The second statement is a monumental improvement from the naïve model’s original prediction of “She’s a b****” 😛
Multi-Dimensional Gender Bias Classification
This work by Facebook AI Research, provides a way of estimating the extent of gender bias in text. This has applications in various language modelling exercises. The approach here also aims to tackle the issues of bias outside the gender binary as well. The central theme is to identify how gender has been constructed, from the perspective of speaker or listener or a fact — described as “FROM/TO/AS”. The paper introduces an annotated dataset, MDGender, which has these forms of gender expressions. Transformers have been used to perform classification. The applications of these classifiers have been demonstrated in generation, bias detection and the study of correlation between offensive content and gender bias.
Type B Reflexivization as an Unambiguous Testbed for Multilingual Multi-Task Gender Bias
This work shifts the focus from English and onto the challenges of languages that contain Type B Reflexivization. The idea is that there are language structures that are gendered and may introduce bias. For example, a non-gendered English sentence — “The surgeon placed the book on the table”, may be translated into a sentence in another language which suggests that the surgeon is male. This is seen in many Indian languages as well. The work proposes an Anti-Bias Challenge dataset that focusses on such constructions and demonstrated with many NLP tasks, namely Natural Language Inference, Coreference Resolution, Machine Translation and Language Modelling.
Exploring the Linear Subspace Hypothesis in Gender Bias Mitigation
This work was a bit of a tough read for me, as it was more in a theoretical realm. From what I understood, the seminal work in this field assumed a linear subspace of word embeddings captured bias. A similar experiment was conducted in a non-linear subspace and concluded that the performance differences across both are negligible, and that the linear assumption holds.
Queens are Powerful too: Mitigating Gender Bias in Dialogue Generation
This provocatively titled work also focusses on mitigating gender bias in dialogue systems, much like the first work. They offer three ways of mitigating gender bias — counterfactual data augmentation, targeted data collection, and bias controlled training.
Concretely defining gender bias in data is hard, because the circular problem of humans being biased and hence data being biased, implies human annotators may also inadvertently introduce bias. Hence, multiple ideas and annotations were aggregated.
Counterfactual augmentation is the simple task of duplicated every gendered sentence with its binary opposite. This tactic might often result in noisy data. The second method is to use targeted data collection. Human annotators are used to generate bias-free dialogues with sufficient care taken for semantics and diversity in dialogues. In the third method, a model is constructed such that it is aware of gender and the usage of gendered words can be controlled.
Unsupervised Discovery of Implicit Gender Bias
While all the above works were in the space of supervised learning, this one is positioned in the unsupervised space. It is unsupervised in the space of bias, but it is, nevertheless, a classification task. The interesting contribution is that the annotation required, is not dependent on a human annotator’s interpretation of bias, rather what is required is a factual information that the addressee of the statement is male or female.
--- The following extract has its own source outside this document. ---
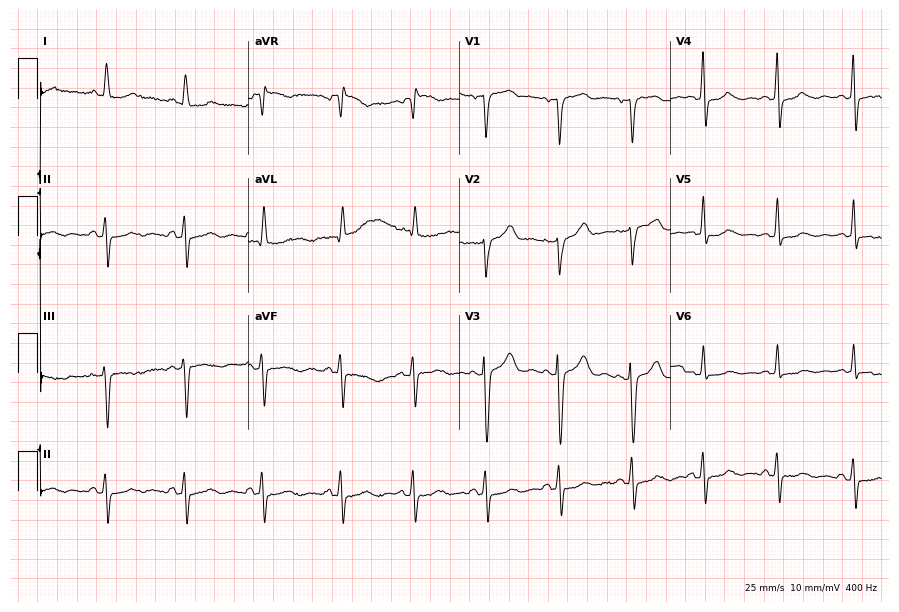
ECG (8.6-second recording at 400 Hz) — a female patient, 68 years old. Labelled as a normal ECG.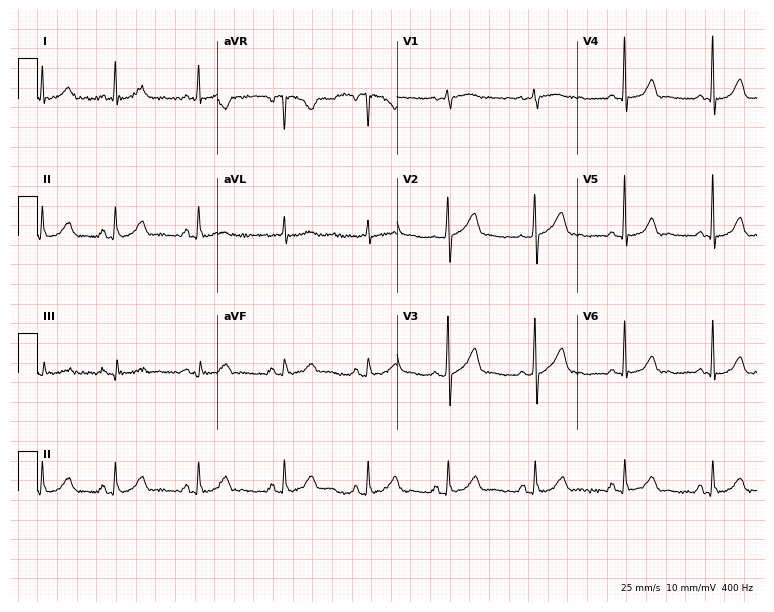
Standard 12-lead ECG recorded from a female, 57 years old (7.3-second recording at 400 Hz). None of these six findings is recorded: first-degree AV block, right bundle branch block (RBBB), left bundle branch block (LBBB), sinus bradycardia, atrial fibrillation (AF), sinus tachycardia. Findings outside these six are not listed.

The approach used is again, an adversarial approach. The task is to identify the gender, given input text. The most interesting experiment is the evaluation of these representations on a sexism detection task, though the models were not trained for the same. Since there is significant improvement over the random dataset, there is certainly an exciting scope for further research.
And that wraps up the discussion on how gender bias has been tackled at EMNLP 2020. As can be clearly seen, we have a long way to go, but the journey promises to be highly interesting and impactful.